Frisian Dutch children's author

Sjoukje Maria Diderika Troelstra-Bokma de Boer (13 February 1860 – 9 January 1939), better known under her pseudonym Nienke van Hichtum (/nl/), was a well-known Frisian Dutch children's author and translator. Van Hichtum wrote books and stories in both West Frisian (her native language) and Dutch.

The biennial Dutch literary award Nienke van Hichtum-prijs is named after her.

In 2001, the film Nynke, a historical drama about her life directed by Pieter Verhoeff, won the Golden Calf for best feature film and actress.

== Early life and education ==
She was born in Nes to Albertus Minderts Bokma de Boer and Dieuwke Jans Klaasesz, the fifth and last daughter of a preacher.

== Personal life ==
From 1888 to 1904, she was married to the socialist leader Pieter Jelles Troelstra. The couple had two children: a daughter, Dieuwke and a son, Jelle. Her son Jelle Troelstra was a painter.

==Bibliography==
- 1887 – Teltsjes yn skimerjoun
- 1897 – Sip-su, "de knappe jongen" (Sip-su, the handsome boy)
- 1898 – Uit verre landen (From faraway countries)
- 1898 – De geschiedenis van den kleinen Eskimo Kudlago (The history of little Eskimo Kudlago)
- 1899 – Hoe een kleine Kafferjongen page bij de koning werd (How the little kaffir boy became page to the king)
- 1900 – Oehoehoe in de wildernis (Oehoehoe in the wild)
- 1901 – Een Kafferse heldin (A kaffir heroine)
- 1903 – Afke's Tiental (Afke's Ten)
  - 1957 – Reissued as De tsien fan Martens Afke (The ten of Martens Afke)
- 1905 – Friesche schetsen (Frisian sketches)
- 1905 – Het apenboek (The monkeybook)
- 1908 – Der wier ris in âld wyfke
- 1908 – Er was eens een oud vrouwtje (Once upon a time there was an old lady)
- 1911 – Moeders vertellingen (Mother's tales)
- 1911 – Kajakmannen, Groenlandsche avonturen (naverteld)
- 1913 – Oude en nieuwe verhalen (Old and new stories)
- 1918 – De tooverhoed (neiferteld) (The magic hat)
- 1920 – Gouden sprookjes van gebrs.
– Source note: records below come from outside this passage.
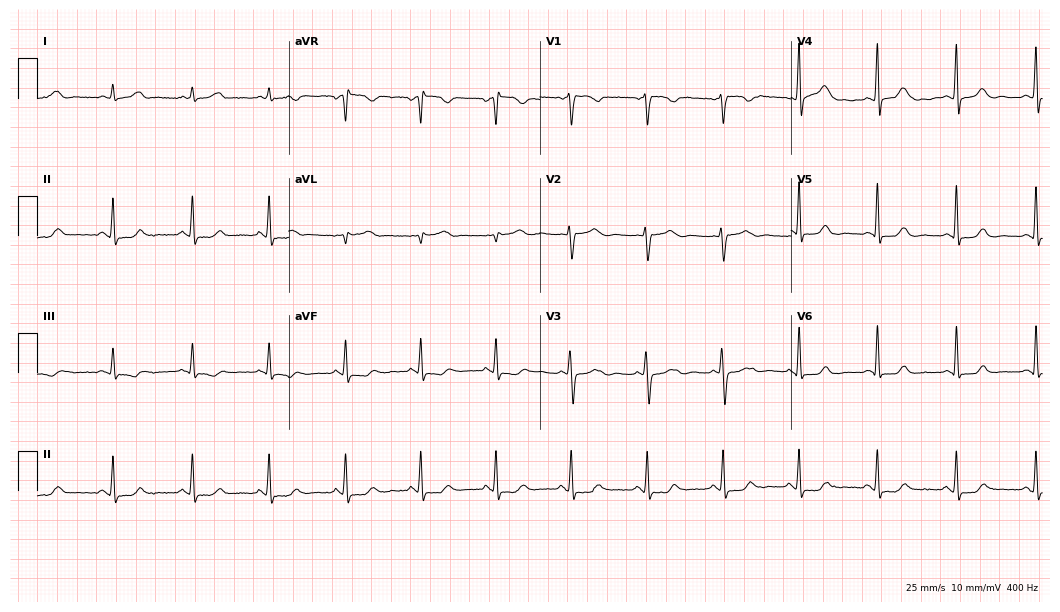
ECG (10.2-second recording at 400 Hz) — a female, 35 years old. Labelled as a normal ECG.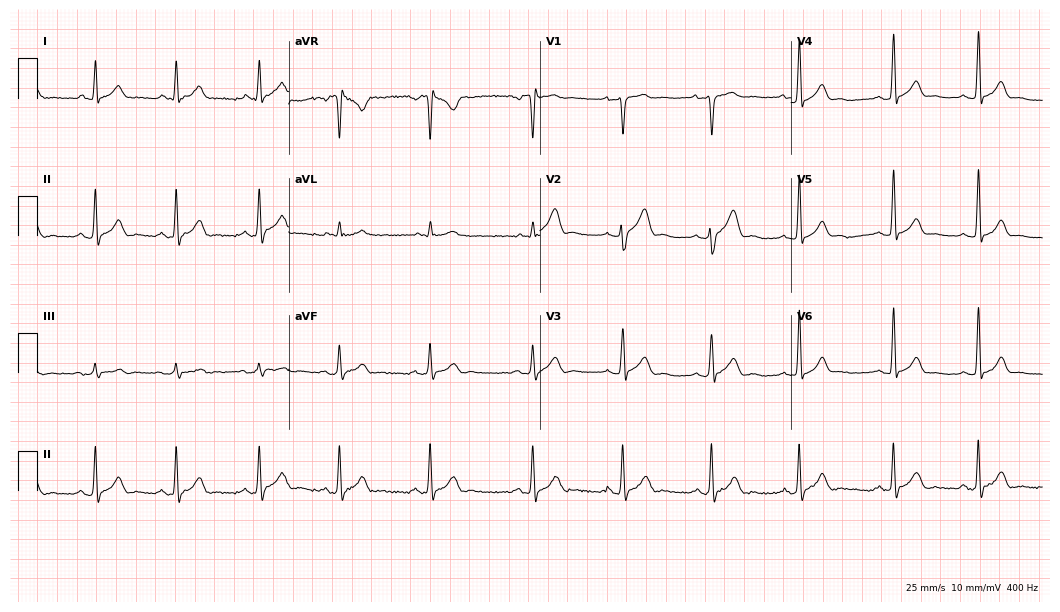
Resting 12-lead electrocardiogram (10.2-second recording at 400 Hz). Patient: a 23-year-old male. Read as a normal ECG.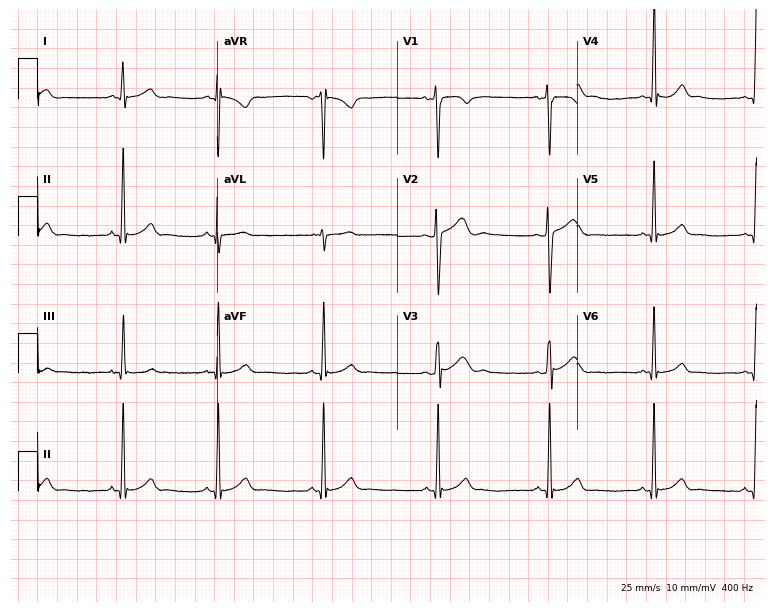
12-lead ECG (7.3-second recording at 400 Hz) from a man, 17 years old. Screened for six findings — first-degree AV block, right bundle branch block, left bundle branch block, sinus bradycardia, atrial fibrillation, sinus tachycardia — none is recorded.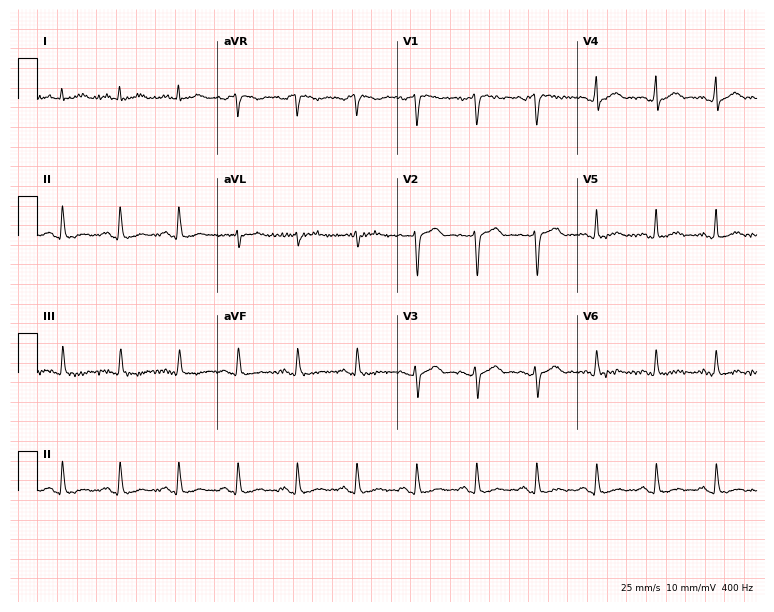
Resting 12-lead electrocardiogram. Patient: a 42-year-old male. Read as a normal ECG.

Grimm (naverteld) (Fairytales of gold by the Grimm brothers)
- 1921 – Vertellingen uit de Duizend en één nacht (bewerking) (Tales of 1001 nights)
- 1922 – Het groot vertelselboek (The big book of tales)
- 1923 – Het leven en de wonderbare lotgevallen van Robinson Crusoë (naverteld)
- 1924 – Jetse, een Friesche vertelling (Later uitgebreid tot Jelle van Sipke-Froukjes.)
- 1924 – De verstandige poedel (The wise poodle)
- 1929 – Winnie de Poeh, voor Nederlandse kinderen naverteld door Nienke van Hichtum (Winnie the Pooh, told by Nienke van Hichtum for Dutch children)
- 1930 – De prinses op de erwt (naverteld) (The princess on the pea)
- 1932 – Jelle van Sipke-Froukjes
- 1932 – Oom Remus vertelt sprookjes van de oude plantage aan den kleinen jongen. (bewerking)
- 1933 – Russische sprookjes (Russian fairytales)
- 1936 – Schimmels voor de koets of ... vlooien voor de koekepan?
- 1937 – Drie van de oude plaats (Three of the old place)
  - 1950 – Reissued as Jonge Jaike fan it Aldhiem (Young Jaike of the old home)
- 1937 – Oude bekenden (Old acquaintances)
  - 2003 – Reissued as Alde kunde, in mearkeboek (Old patron, a fairy tale)
- 1939 – Nienke van Hichtum vertelt weer (Nienke van Hichtum tells tales again)
- 1939 – De jonge priiskeatser. Friese versie van Jelle van Sipke-Froukjes. (The young pricecat)
- 1948 – Geplukte bloemetjes, een bundel heel kleine verhaaltjes (Picked flowers, a collection of very tiny tales)
- – Vier duizend kilometer door de Poolwoestijn (Four thousand kilometers through the arctic desert)
- – Sprookjes van Hauff (Hauff's fairytales)
- – Zwarte Jacob van den Valkenburg (Black Jacob van den Valkensburg)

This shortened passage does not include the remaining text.